Entries taken from a collection
● ● ● ● ●
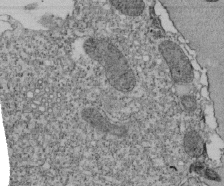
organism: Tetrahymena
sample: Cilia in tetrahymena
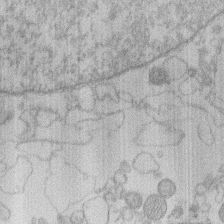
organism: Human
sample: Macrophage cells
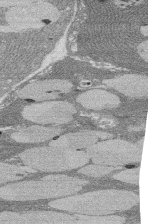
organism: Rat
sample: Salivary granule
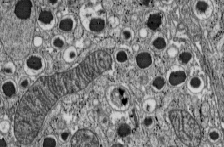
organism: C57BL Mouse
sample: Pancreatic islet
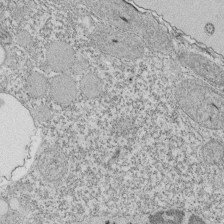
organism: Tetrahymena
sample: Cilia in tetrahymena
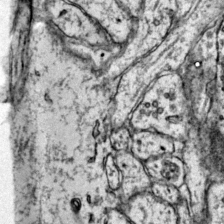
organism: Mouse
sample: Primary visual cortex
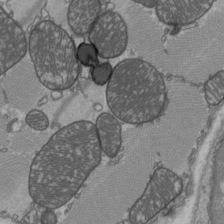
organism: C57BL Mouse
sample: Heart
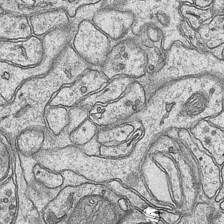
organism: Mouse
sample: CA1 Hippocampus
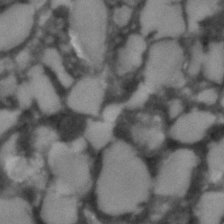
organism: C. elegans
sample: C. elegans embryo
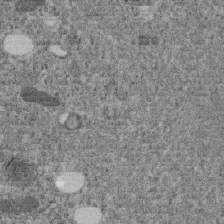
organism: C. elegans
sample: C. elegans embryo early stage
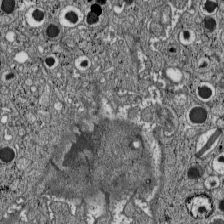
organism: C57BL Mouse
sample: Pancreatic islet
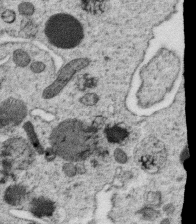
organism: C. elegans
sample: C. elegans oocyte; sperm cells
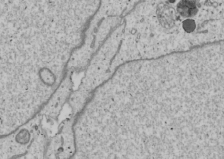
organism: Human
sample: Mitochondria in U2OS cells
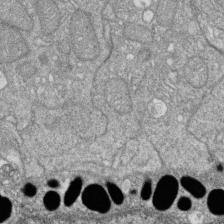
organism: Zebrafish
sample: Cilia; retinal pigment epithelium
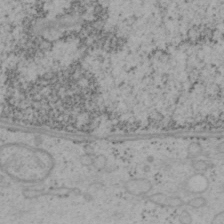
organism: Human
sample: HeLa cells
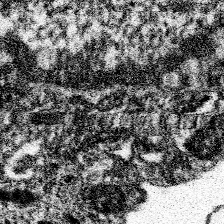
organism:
● ● ● ● ●
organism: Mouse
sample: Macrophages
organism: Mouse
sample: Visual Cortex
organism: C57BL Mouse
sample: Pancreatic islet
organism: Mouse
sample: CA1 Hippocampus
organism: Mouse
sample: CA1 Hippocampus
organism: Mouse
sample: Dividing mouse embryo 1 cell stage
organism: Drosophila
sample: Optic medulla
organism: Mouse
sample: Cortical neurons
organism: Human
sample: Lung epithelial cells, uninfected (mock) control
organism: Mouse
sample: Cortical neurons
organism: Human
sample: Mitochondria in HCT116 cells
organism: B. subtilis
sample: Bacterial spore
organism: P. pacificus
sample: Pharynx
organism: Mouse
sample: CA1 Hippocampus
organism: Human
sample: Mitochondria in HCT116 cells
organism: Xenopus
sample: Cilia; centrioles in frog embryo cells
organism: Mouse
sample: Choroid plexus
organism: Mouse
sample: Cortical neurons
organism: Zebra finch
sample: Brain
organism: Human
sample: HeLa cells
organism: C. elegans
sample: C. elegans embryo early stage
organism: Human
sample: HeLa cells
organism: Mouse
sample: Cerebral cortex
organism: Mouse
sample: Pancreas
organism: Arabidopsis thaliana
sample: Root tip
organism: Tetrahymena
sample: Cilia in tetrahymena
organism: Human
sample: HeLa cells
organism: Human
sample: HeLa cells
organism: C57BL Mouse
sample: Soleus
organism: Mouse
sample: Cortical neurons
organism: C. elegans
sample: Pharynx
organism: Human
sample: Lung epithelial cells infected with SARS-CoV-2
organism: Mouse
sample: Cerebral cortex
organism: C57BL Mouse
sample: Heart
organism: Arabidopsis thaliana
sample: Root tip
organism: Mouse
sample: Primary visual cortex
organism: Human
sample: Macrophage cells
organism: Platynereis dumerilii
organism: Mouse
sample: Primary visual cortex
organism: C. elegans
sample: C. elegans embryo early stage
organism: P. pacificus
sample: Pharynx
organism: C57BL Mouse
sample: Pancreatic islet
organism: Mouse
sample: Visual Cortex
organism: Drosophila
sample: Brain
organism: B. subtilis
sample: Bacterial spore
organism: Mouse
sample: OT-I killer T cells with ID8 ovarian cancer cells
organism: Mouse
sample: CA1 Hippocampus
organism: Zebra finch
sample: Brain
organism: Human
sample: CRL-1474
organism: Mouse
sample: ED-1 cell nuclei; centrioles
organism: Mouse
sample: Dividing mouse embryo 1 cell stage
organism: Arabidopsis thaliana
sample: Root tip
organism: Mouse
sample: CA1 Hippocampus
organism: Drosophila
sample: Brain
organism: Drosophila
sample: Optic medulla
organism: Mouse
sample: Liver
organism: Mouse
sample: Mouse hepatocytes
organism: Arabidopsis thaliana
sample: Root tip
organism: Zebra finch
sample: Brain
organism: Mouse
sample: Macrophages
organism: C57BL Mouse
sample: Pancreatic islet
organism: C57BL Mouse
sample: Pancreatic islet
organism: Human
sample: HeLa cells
● ● ● ● ●
» YOUR GOAL
Could you return exactly the stretch of the data above that starts at the line with "organism: Platynereis dumerilii" and ends at the line with "sample: OT-I killer", both lines included?

» SOLVED EXERCISE
organism: Platynereis dumerilii
organism: Mouse
sample: Primary visual cortex
organism: C. elegans
sample: C. elegans embryo early stage
organism: P. pacificus
sample: Pharynx
organism: C57BL Mouse
sample: Pancreatic islet
organism: Mouse
sample: Visual Cortex
organism: Drosophila
sample: Brain
organism: B. subtilis
sample: Bacterial spore
organism: Mouse
sample: OT-I killer T cells with ID8 ovarian cancer cells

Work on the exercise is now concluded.